Komatsu Yoshihiro, Shibuya Hiroshi, Takeda Naoki, Ninomiya-Tsuji Jun, Yasui Teruhito, Miyado Kenji, Sekimoto Tomohisa, Ueno Naoto, Matsumoto Kunihiro, Yamada Gen
Center for Animal Resources and Development, Graduate School of Molecular and Genomic Pharmacy, Kumamoto University, Honjo 2-2-1, Kumamoto 860-0811, Japan.
Mech Dev. 2002 Dec;119(2):239-49. doi: 10.1016/s0925-4773(02)00391-x.
The transforming growth factor-beta (TGF-beta) superfamily consists of a group of secreted signaling molecules that perform important roles in the regulation of cell growth and differentiation. TGF-beta activated kinase-1 binding protein-1 (TAB1) was identified as a molecule that activates TGF-beta activated kinase-1 (TAK1). Recent studies have revealed that the TAB1-TAK1 interaction plays an important role in signal transduction in vitro, but little is known about the role of these molecules in vivo. To investigate the role of TAB1 during development, we cloned the murine Tab1 gene and disrupted it by homologous recombination. Homozygous Tab1 mutant mice died, exhibiting a bloated appearance with extensive edema and hemorrhage at the late stages of gestation. By histological examinations, it was revealed that mutant embryos exhibited cardiovascular and lung dysmorphogenesis. Tab1 mutant embryonic fibroblast cells displayed drastically reduced TAK1 kinase activities and decreased sensitivity to TGF-beta stimulation. These results indicate a possibility that TAB1 plays an important role in mammalian embryogenesis and is required for TAK1 activation in TGF-beta signaling.

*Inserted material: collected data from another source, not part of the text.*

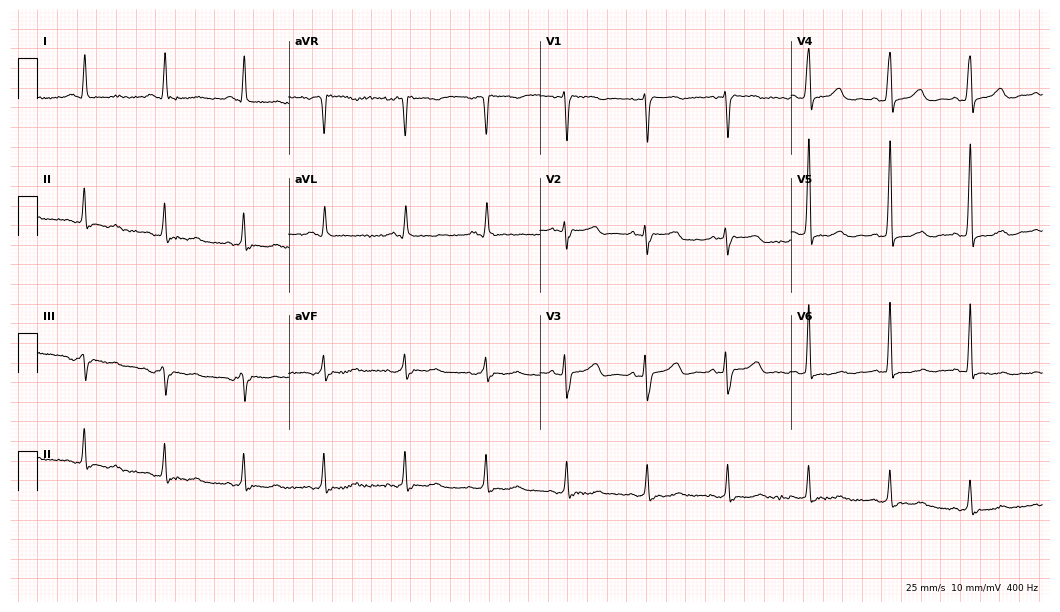
12-lead ECG from a woman, 71 years old. Screened for six findings — first-degree AV block, right bundle branch block, left bundle branch block, sinus bradycardia, atrial fibrillation, sinus tachycardia — none is recorded.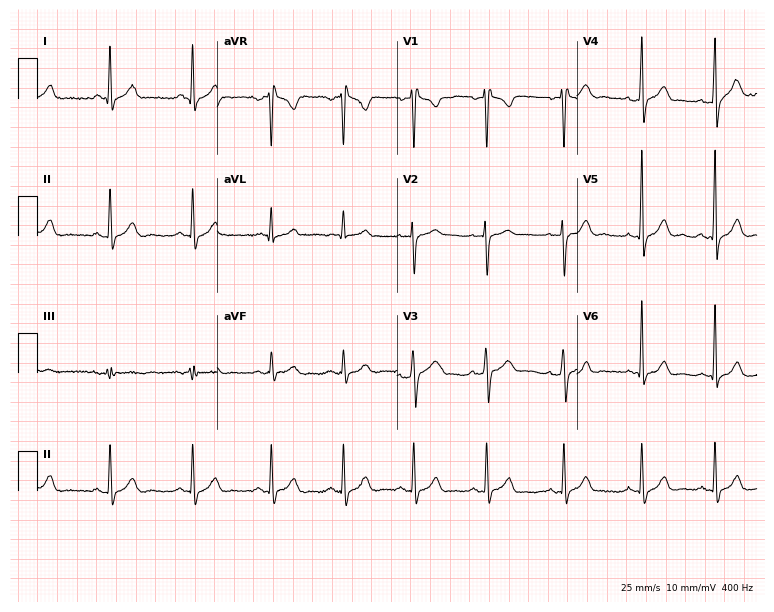
Resting 12-lead electrocardiogram (7.3-second recording at 400 Hz). Patient: a male, 35 years old. Read as a normal ECG.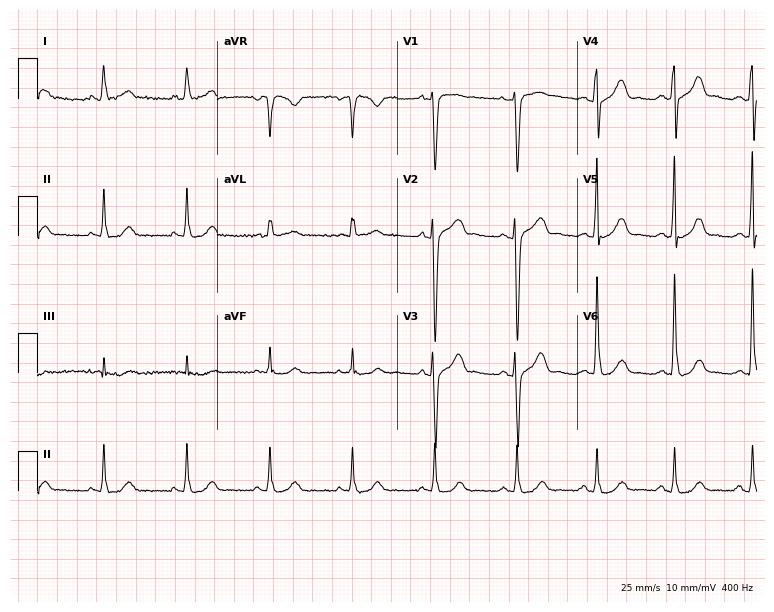
Standard 12-lead ECG recorded from a 51-year-old man. Read as a normal ECG.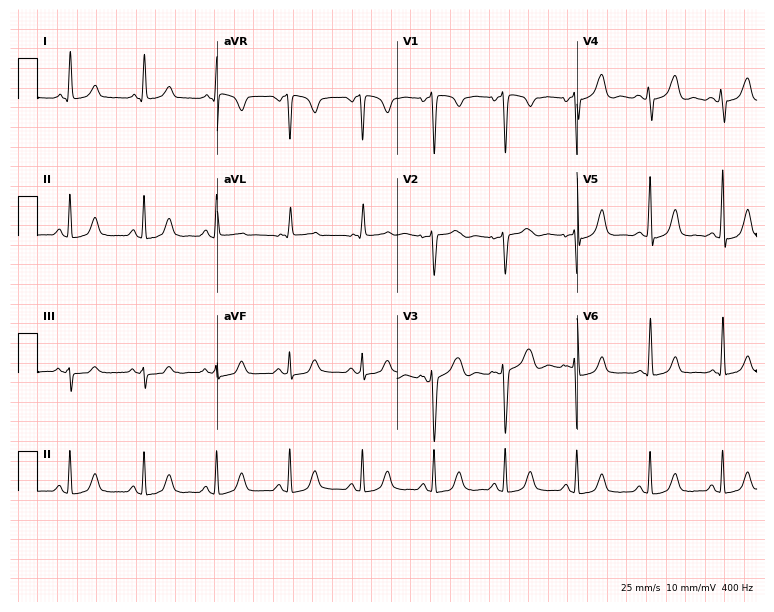
Standard 12-lead ECG recorded from a woman, 51 years old. None of these six findings is recorded: first-degree AV block, right bundle branch block (RBBB), left bundle branch block (LBBB), sinus bradycardia, atrial fibrillation (AF), sinus tachycardia. Only these six findings were labelled.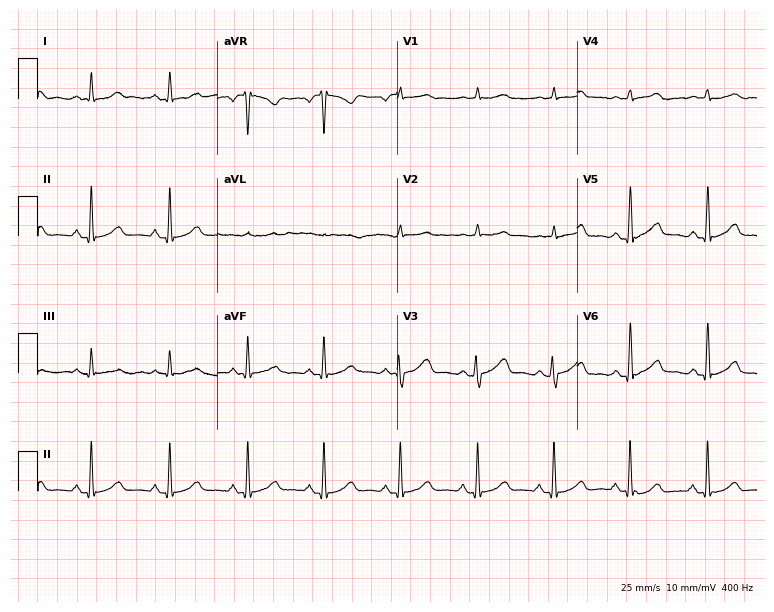
ECG (7.3-second recording at 400 Hz) — a 45-year-old female patient. Screened for six findings — first-degree AV block, right bundle branch block, left bundle branch block, sinus bradycardia, atrial fibrillation, sinus tachycardia — none is recorded. Findings outside these six are not listed.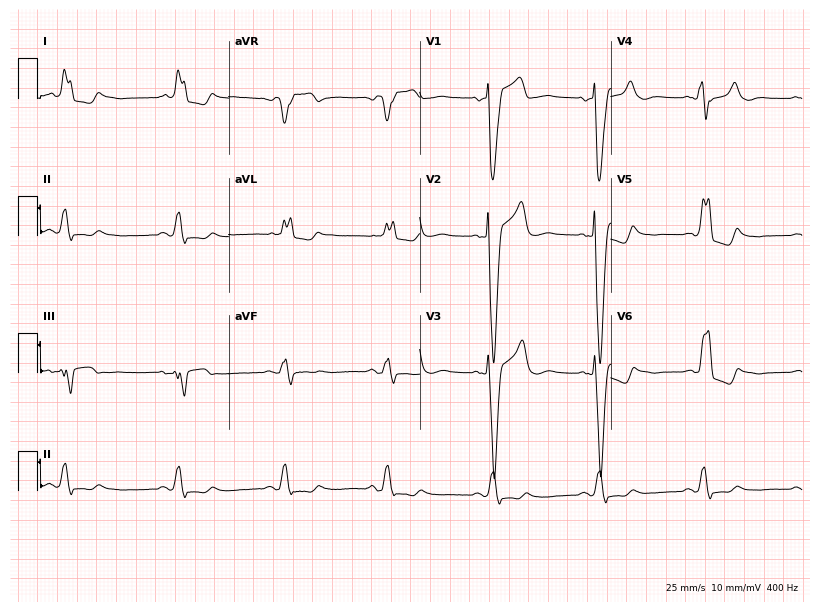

转化生长因子-β(TGF-β)超家族由一组分泌型信号分子组成,这些分子在细胞生长和分化的调节中发挥着重要作用。TGF-β激活激酶-1结合蛋白-1(TAB1)被鉴定为一种激活TGF-β激活激酶-1(TAK1)的分子。最近的研究表明,TAB1-TAK1相互作用在体外信号转导中起重要作用,但关于这些分子在体内的作用知之甚少。为了研究TAB1在发育过程中的作用,我们克隆了小鼠Tab1基因并通过同源重组对其进行破坏。纯合Tab1突变小鼠死亡,在妊娠后期表现出肿胀外观,伴有广泛的水肿和出血。通过组织学检查发现,突变胚胎表现出心血管和肺部发育异常。Tab1突变胚胎成纤维细胞显示TAK1激酶活性大幅降低,对TGF-β刺激的敏感性降低。这些结果表明,TAB1在哺乳动物胚胎发生中起重要作用,并且是TGF-β信号通路中TAK1激活所必需的。